The United Auto Workers won a potentially momentum-shifting organizing victory last week. In a secret ballot election conducted by the NLRB at a Chattanooga, Tennessee Volkswagen plant, nearly 75% of the putative bargaining unit of 4,000+ workers voted to be represented by the UAW. The union had failed twice before, most recently a narrow defeat in 2019. In the absence of meritorious objections to the election, the UAW will be certified as the bargaining representative for all production and maintenance workers at the plant.

After decades of futility, the victory is the UAW’s first major win in its longstanding drive to unionize the growing number of manufacturing plants that have been opened by international automakers in the South. Could it signal a change in the union’s fortunes? The UAW certainly hopes so.
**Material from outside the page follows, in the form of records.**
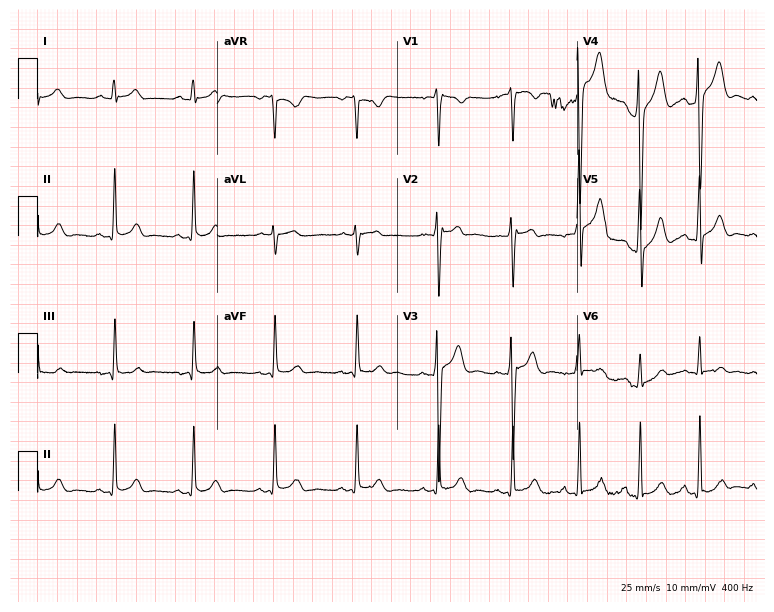
Resting 12-lead electrocardiogram (7.3-second recording at 400 Hz). Patient: a male, 31 years old. None of these six findings is recorded: first-degree AV block, right bundle branch block, left bundle branch block, sinus bradycardia, atrial fibrillation, sinus tachycardia. Only these six findings were labelled.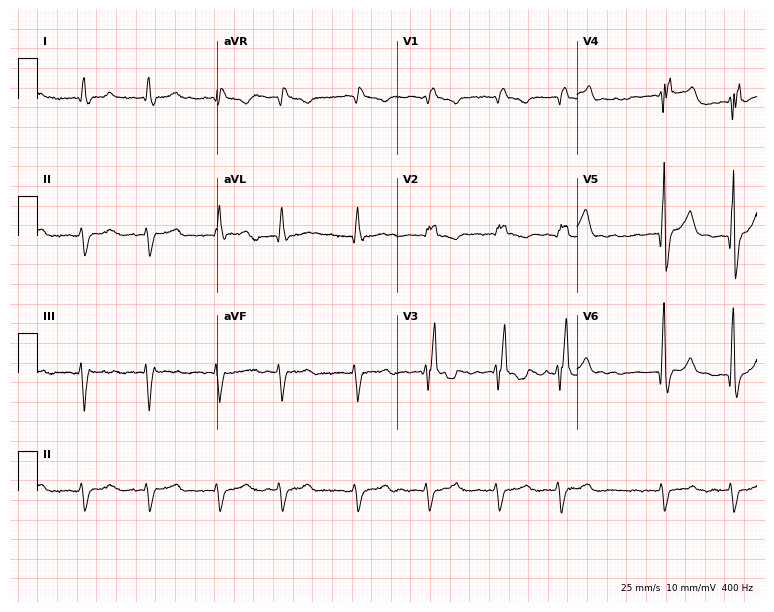
Resting 12-lead electrocardiogram (7.3-second recording at 400 Hz). Patient: a 72-year-old female. The tracing shows right bundle branch block, atrial fibrillation.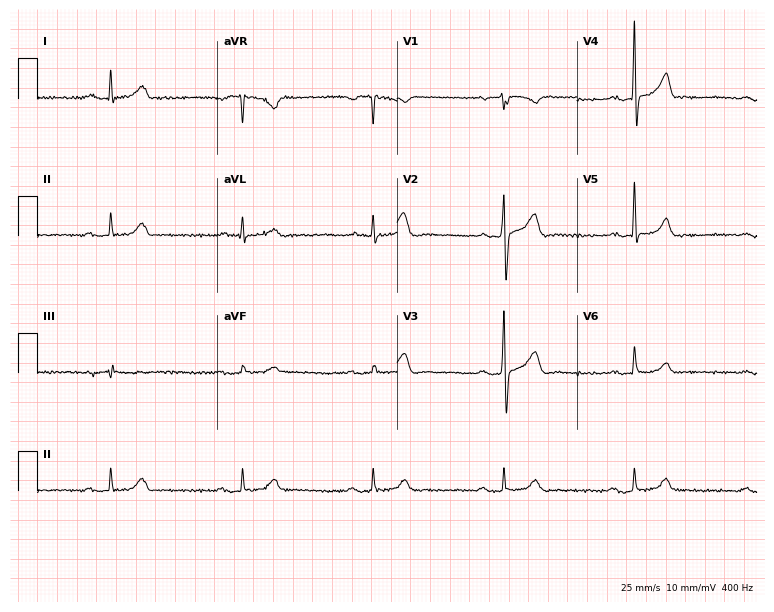
ECG (7.3-second recording at 400 Hz) — a 45-year-old man. Screened for six findings — first-degree AV block, right bundle branch block, left bundle branch block, sinus bradycardia, atrial fibrillation, sinus tachycardia — none is recorded. Other findings, if any, are not listed.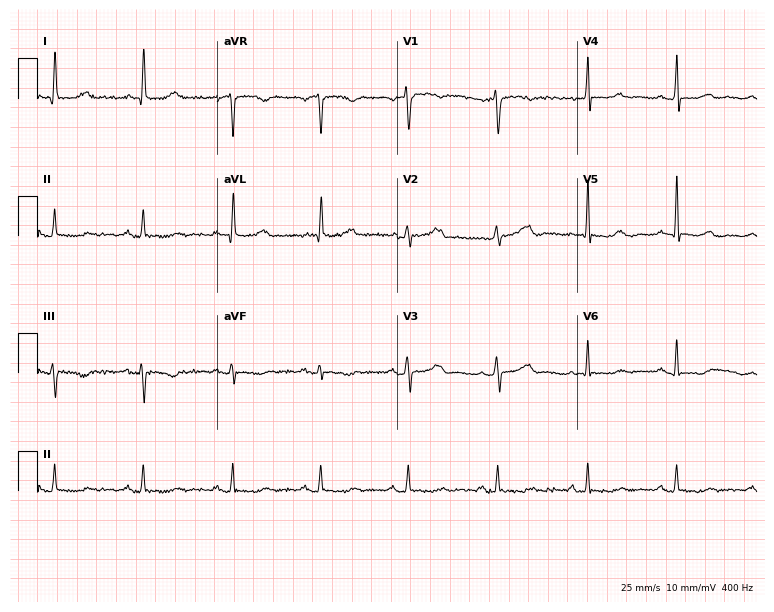
12-lead ECG from a female, 65 years old (7.3-second recording at 400 Hz). Recorded interpretation: within normal limits.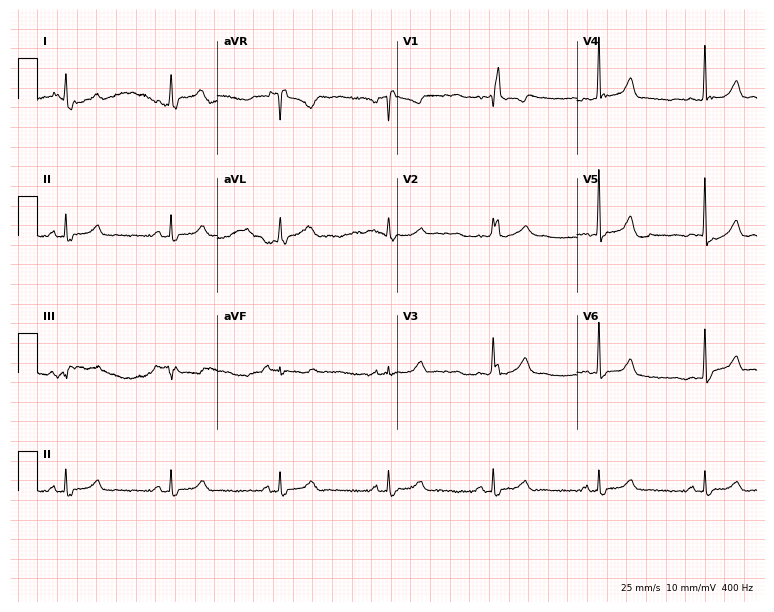
Electrocardiogram (7.3-second recording at 400 Hz), a 70-year-old female patient. Interpretation includes right bundle branch block.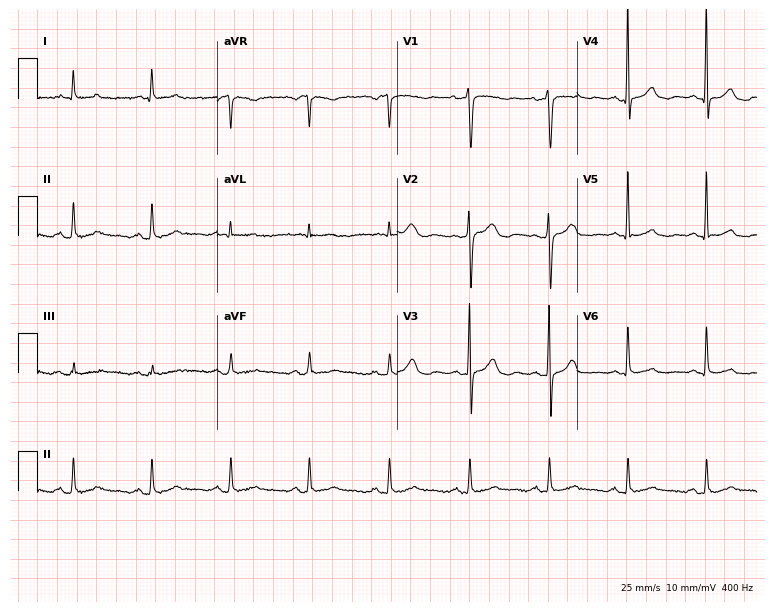
ECG — a male, 70 years old. Screened for six findings — first-degree AV block, right bundle branch block, left bundle branch block, sinus bradycardia, atrial fibrillation, sinus tachycardia — none is recorded. Only these six findings were labelled.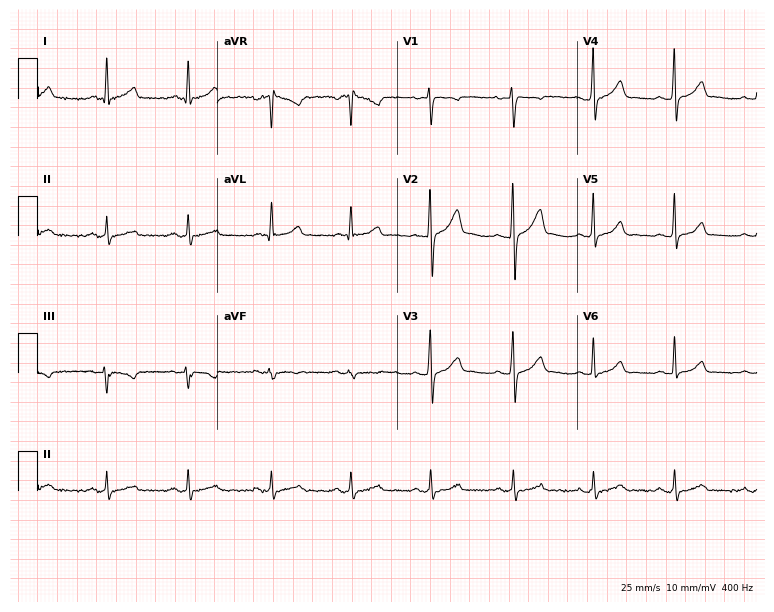
ECG — a 37-year-old male patient. Labelled as a normal ECG.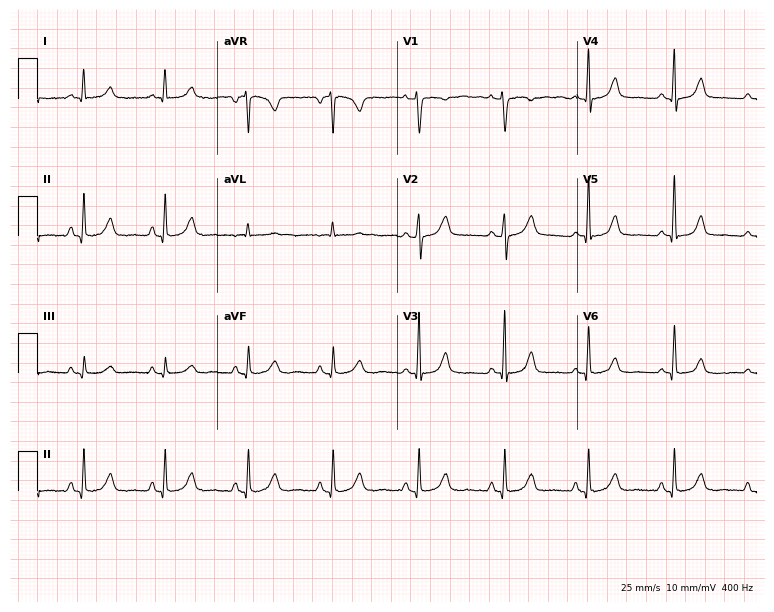
Standard 12-lead ECG recorded from a woman, 47 years old (7.3-second recording at 400 Hz). None of these six findings is recorded: first-degree AV block, right bundle branch block, left bundle branch block, sinus bradycardia, atrial fibrillation, sinus tachycardia.

The union has filed a petition for an election at a large Mercedez-Benz production facility in Tuscaloosa, Alabama, and an election has been scheduled for next month.  It has other southern plants in its sights.
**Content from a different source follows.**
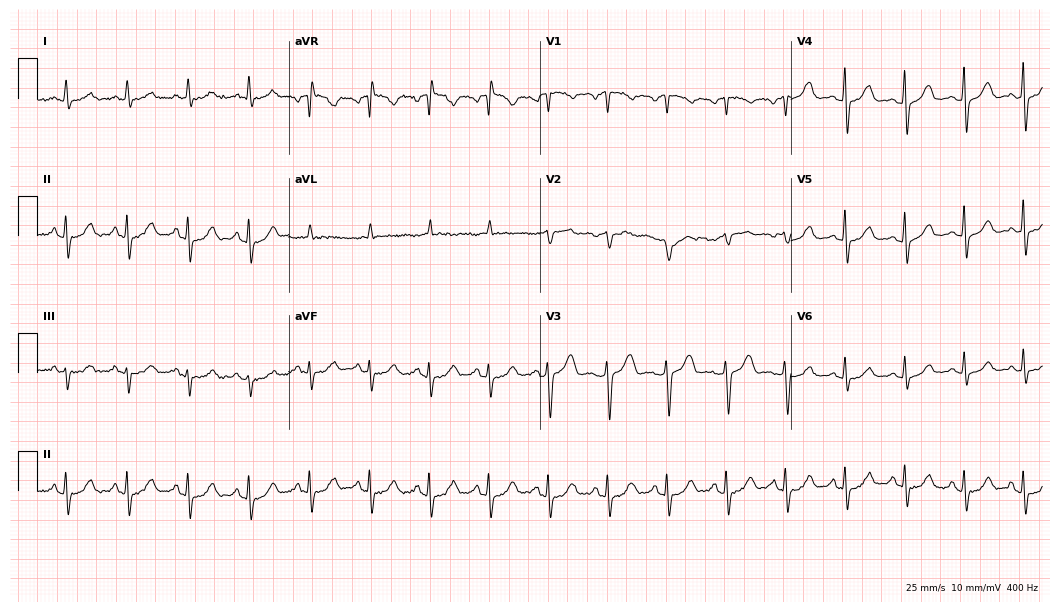
Electrocardiogram, a female patient, 62 years old. Overall reading on record: normal ECG.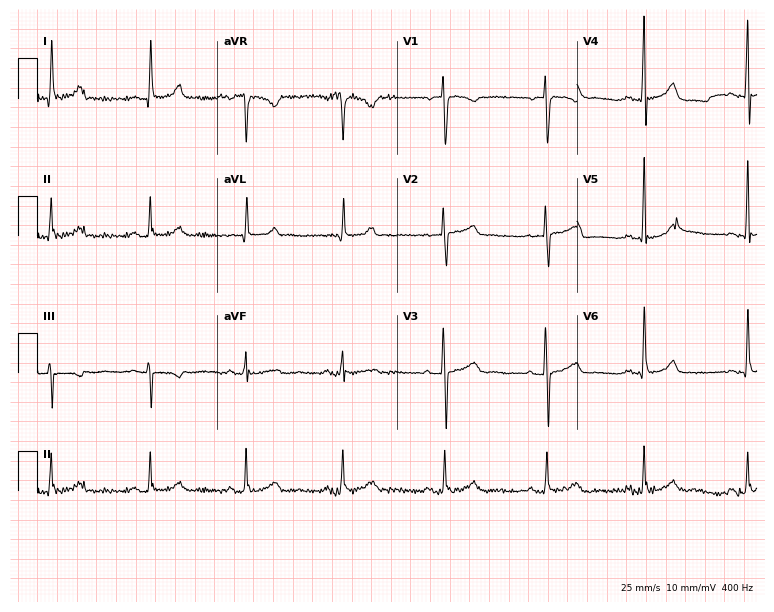
Standard 12-lead ECG recorded from a female patient, 54 years old. Read as a normal ECG.

Why did Chattanooga factory workers who rejected two previous UAW organizing efforts change their tune? The historic and highly publicized wage and benefit increases the UAW won last year from the “Detroit Three” automakers certainly didn’t hurt. That’s a persuasive argument, especially when it’s made to a younger workforce that is more open to unions. Look at the recent gains unions have made in retail, food service and tech-related industries dominated by younger workers. Moreover, VW isn’t exactly anti-union. The “works council” that represents its German workers has seats on the Board of Directors. 

Still, there is no guarantee the UAW will be able replicate the historic gains it won from U.S. automakers in its negotiations with VW.  Under federal labor law, a newly organized employer such as VW has no obligation to agree to a union’s wage and benefit demands, or any proposal, regardless of what its competitors agreed to. Moreover, published data shows that, on average, it takes over a year for a union to secure a collective bargaining agreement with a newly organized employer. So, it could be a while.

That said, recent NLRB decisions have made it harder for newly organized employers to operate without a labor agreement in place. Specifically, in Wendt Corp., the NLRB ruled that a newly organized employer was forbidden from making unilateral changes to employees’ terms and conditions of employment based upon past practice that involved any meaningful degree of discretion by the employer, and, further, that such employers could not rely upon past practice developed prior to the Union’s certification. Consequently, in order to make operational changes, VW may be forced to bargain with the UAW, which could provide the union with significant leverage in negotiations.

As the saying goes, elections have consequences.